While there are some recommendations that many consider to be bad, such as scrapping full-day kindergarten, limiting spending growth in health and education, and eliminating the 10% Clean Air Benefit, I want to highlight some of the suggestions that I think we can work with.
Jobs in our region: Drummond emphasized the important role the Ring of Fire will play in Ontario’s economy and reinforced some important points I have been making: in order for us to move forward with this multi-billion dollar project we need to work and partner with First Nations. Only when First Nations are brought on board, will this project move forward and I am pleased to see him underscore this point.

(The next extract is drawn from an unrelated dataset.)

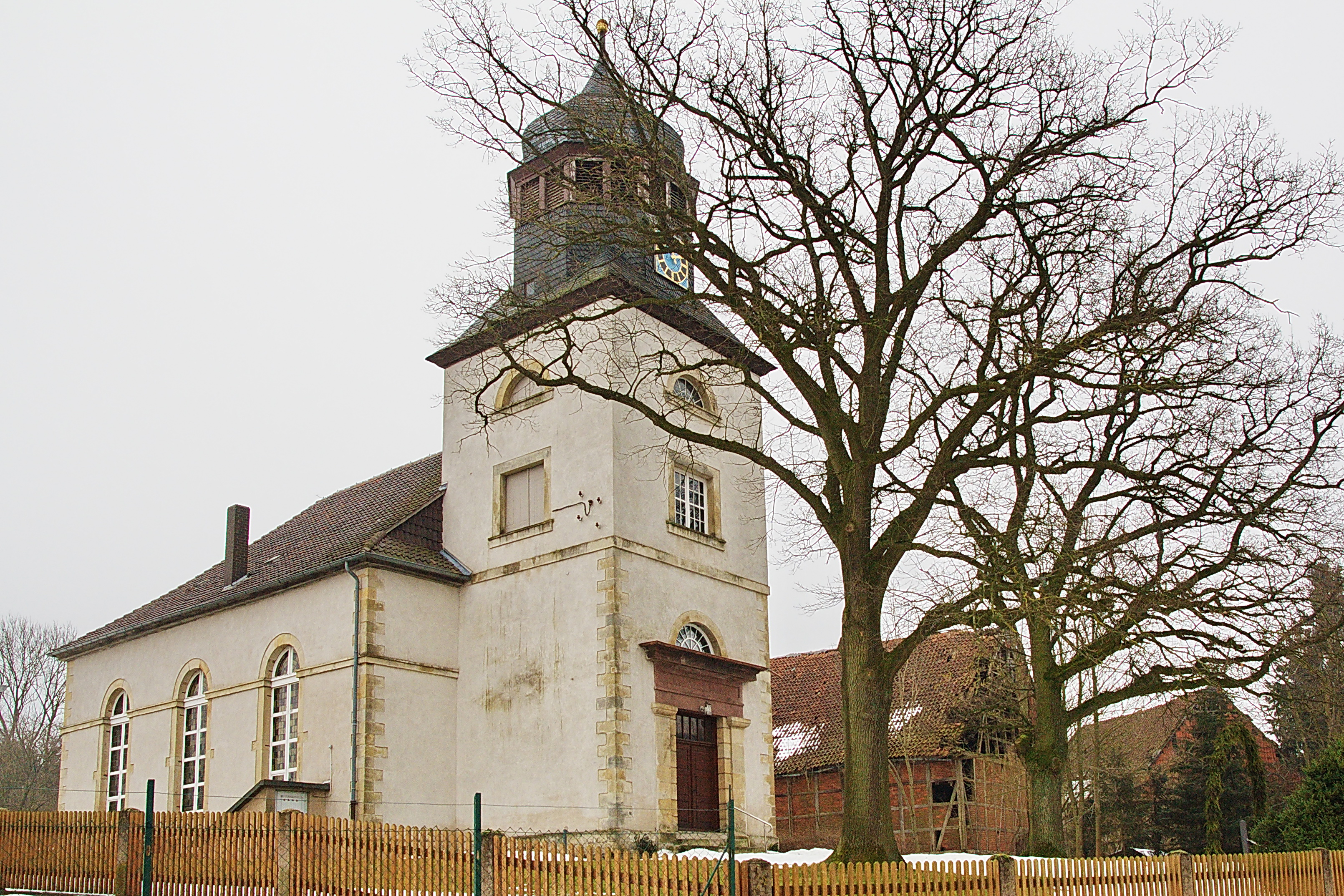 St.Georg-Kirche in Naensen (Einbeck), Niedersachsen, Deutschland

Healthcare: Drummond recommends placing a greater emphasis on health promotion and reorganizing the way services are delivered to promote efficiencies. I agree with Drummond that health promotion is under utilized and that efficiencies can be found to improve the coordination and delivery of healthcare in our region. That said, I have concerns with simply handling more power to Local Health Integration Networks (LHINs), before making their boards transparent and publicly elected. As it stands, the region serviced by the Northwest LHIN is too large to manage effectively, to the detriment of areas outside of Thunder Bay. I believe better quality healthcare can be delivered by creating a separate Kenora-Rainy River LHIN focussed on rural healthcare delivery.

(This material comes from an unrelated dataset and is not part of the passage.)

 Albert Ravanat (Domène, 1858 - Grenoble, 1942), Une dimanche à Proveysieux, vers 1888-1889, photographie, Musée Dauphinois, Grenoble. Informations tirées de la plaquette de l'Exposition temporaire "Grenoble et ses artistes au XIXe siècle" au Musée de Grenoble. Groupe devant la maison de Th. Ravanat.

Hydro: I am encouraged that Drummond recommended changes to our electricity system that would see the creation of region utilities. This is something I have been calling for since before being elected. As a region that already has our own electricity grid and that currently produces some of the cleanest and cheapest electricity in North America, charging prices that accurately reflect the cost of generation in our region would benefit consumers and businesses greatly and allow us to attract value-added industry, such as smelters, from the Ring of Fire.
I disagree with Mr. Drummond’s suggestion that we eventually look at privatizing these regional utilities. As we know from electricity retailers, privatizing essential services simply does not work and makes our already unaffordable electricity prices completely unaffordable. Instead, what we may want to consider is creating a regional utility that that is owned by the municipalities and one which they make a very modest, and regulated, dividend. This would give our municipalities an additional revenue source that could keep property taxes down and allow them to replace aging infrastructure more easily.